Screening of Early Predictive Serum Biomarkers and Construction of a Combined Predictive Model for Refractory Mycoplasma pneumoniae Infection in Children

Ling Zhu¹Jinsheng Xu^2*Tailei Yuan¹Haoyue Li³Jun Li¹

• ¹Nanjing Jiangbei Hospital, Nanjing, China
• ²Nanjing Jiangbei Hospital, 830357, Nanjing, China
• ³Anhui Medical University Clinic Medical College, Hefei, China

Background: Mycoplasma pneumoniae pneumonia (MPP) is a prevalent respiratory infection. Refractory MPP (RMPP) presents more severe symptoms and requires more intensive treatment compared to general MPP (GMPP). This study aimed to identify distinguishing clinical, laboratory, and radiological characteristics between RMPP and GMPP and develop an early predictive model for RMPP risk stratification.

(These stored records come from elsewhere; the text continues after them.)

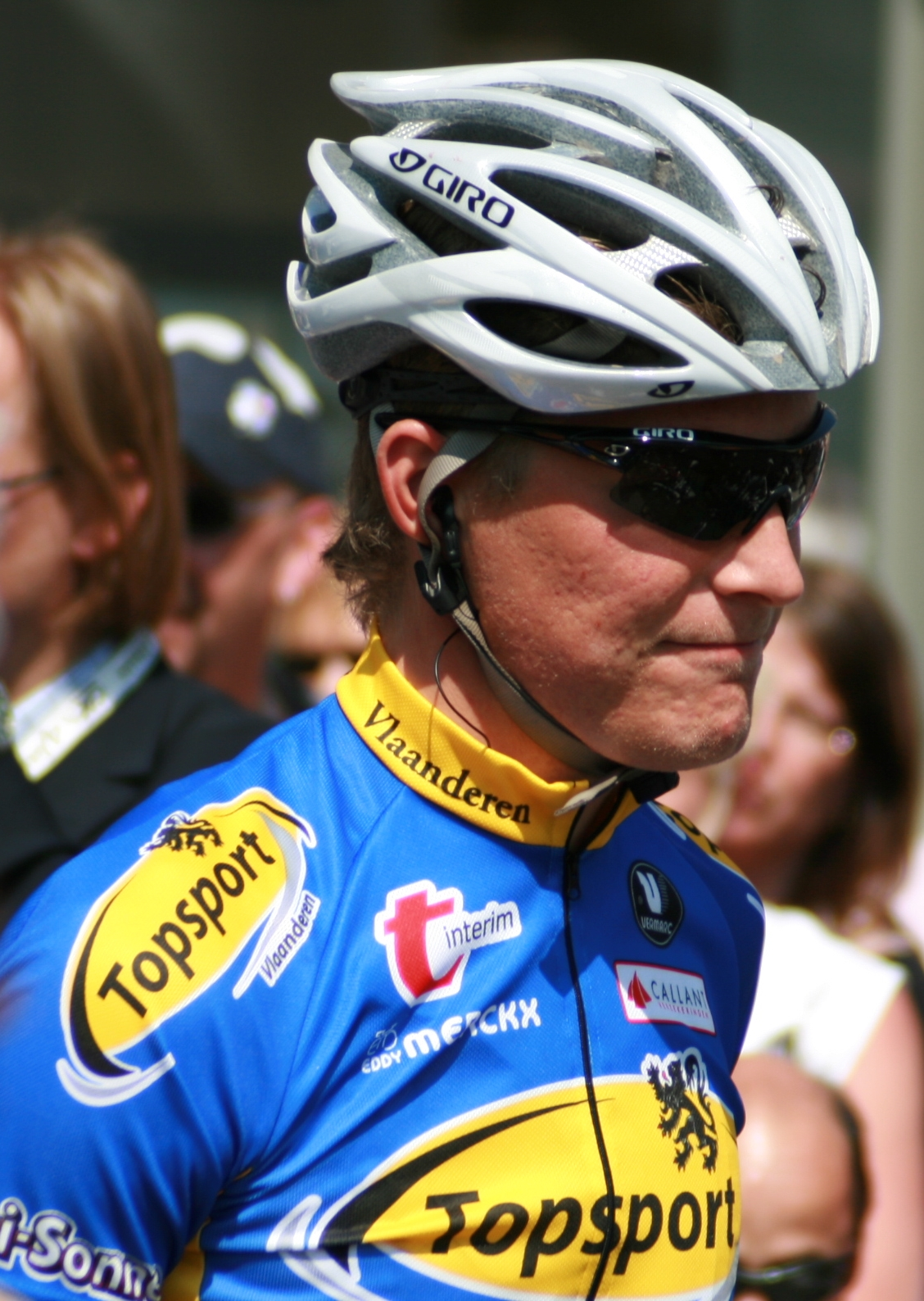 Kurt Hovelijnck aux Quatre jours de Dunkerque 2008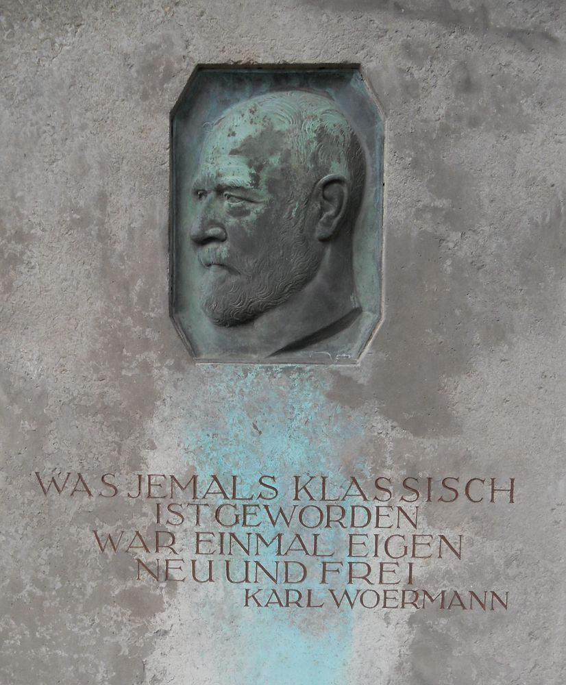 Grabmal auf dem Urnenhain Tolkewitz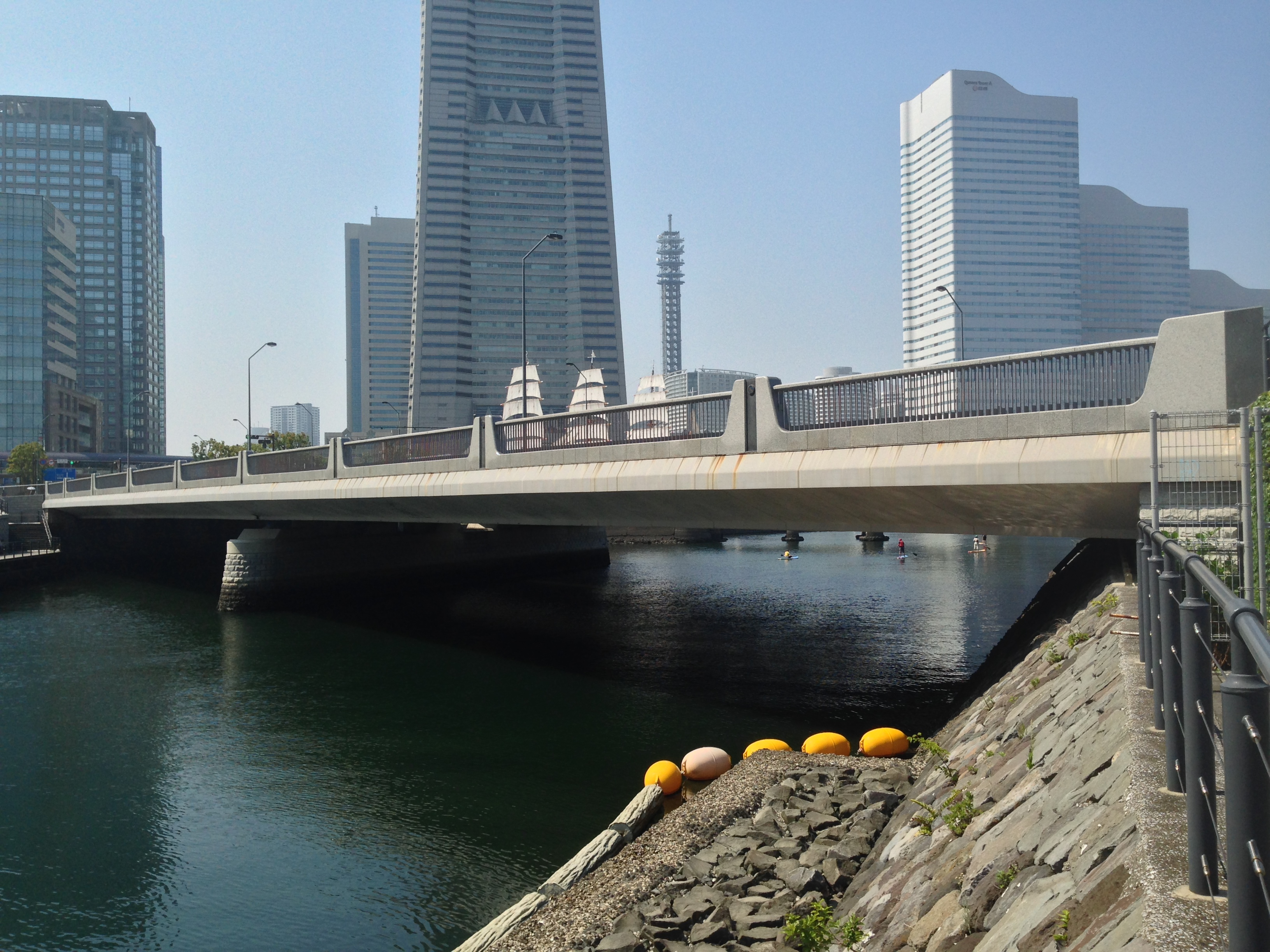 大岡川に架かる北仲橋。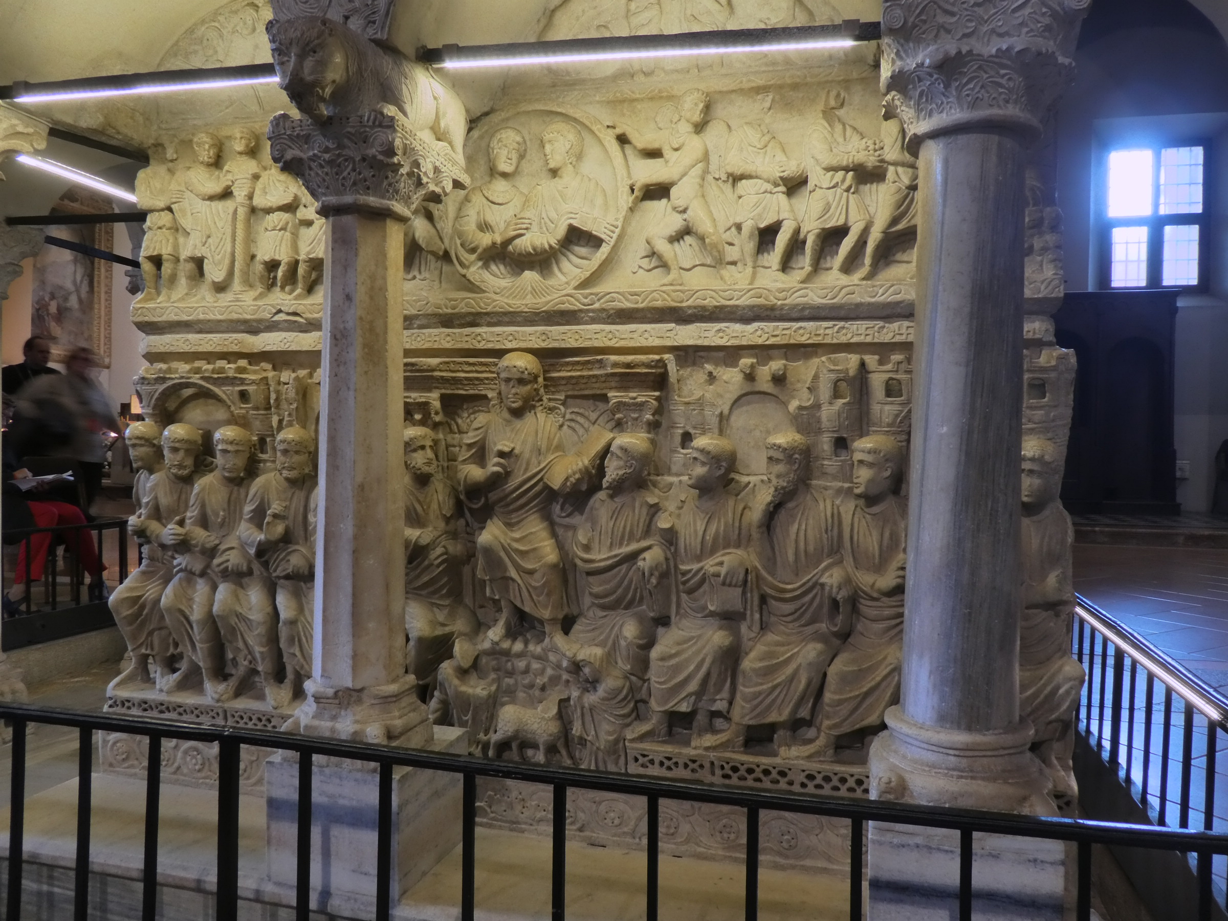 Basilique Saint-Ambroise de Milan: ambon

Methods: A total of 568 patients, including 130 RMPP cases and 438 GMPP cases, were enrolled. Clinical information, laboratory tests, and radiological features were compared. Univariate and multivariate logistic regression analyses identified serum biomarkers associated with RMPP. A combined predictive model using random forest approach was developed and externally validated. Results: RMPP patients showed significantly higher rates of older age, fever, tachypnea, chest tightness, wheezing, chills, extrapulmonary complications, decreased unilateral lung sounds, longer fever duration, hospital stay, antibiotic therapy, oxygenotherapy use, and Intensive Care Unit (ICU) admission (all P<0.05). Laboratory findings revealed elevated neutrophil percentage, C-reactive protein (CRP), lactate dehydrogenase (LDH), immunoglobulin A (IgA), interleukin (IL)- 6, IL-10, and interferon-gamma (IFN-γ), but lower prealbumin (PAB) concentrations in RMPP. Radiologically, RMPP exhibited more severe manifestations such as large lesions, pleural effusion, lobar atelectasis, pulmonary consolidation, and pleural thickening. Using the eight independently associated serum biomarkers, we developed a multi-factor random forest model that showed excellent discrimination between RMPP and GMPP (AUC=0.978 in the development cohort), which was confirmed in an external validation cohort (AUC=0.957). Conclusions: Significant differences in clinical, laboratory, and radiological characteristics were observed between RMPP and GMPP. The combined multi-marker model shows strong potential for early risk identification of RMPP and may support timely clinical decision-making; however, prospective validation is needed before routine implementation.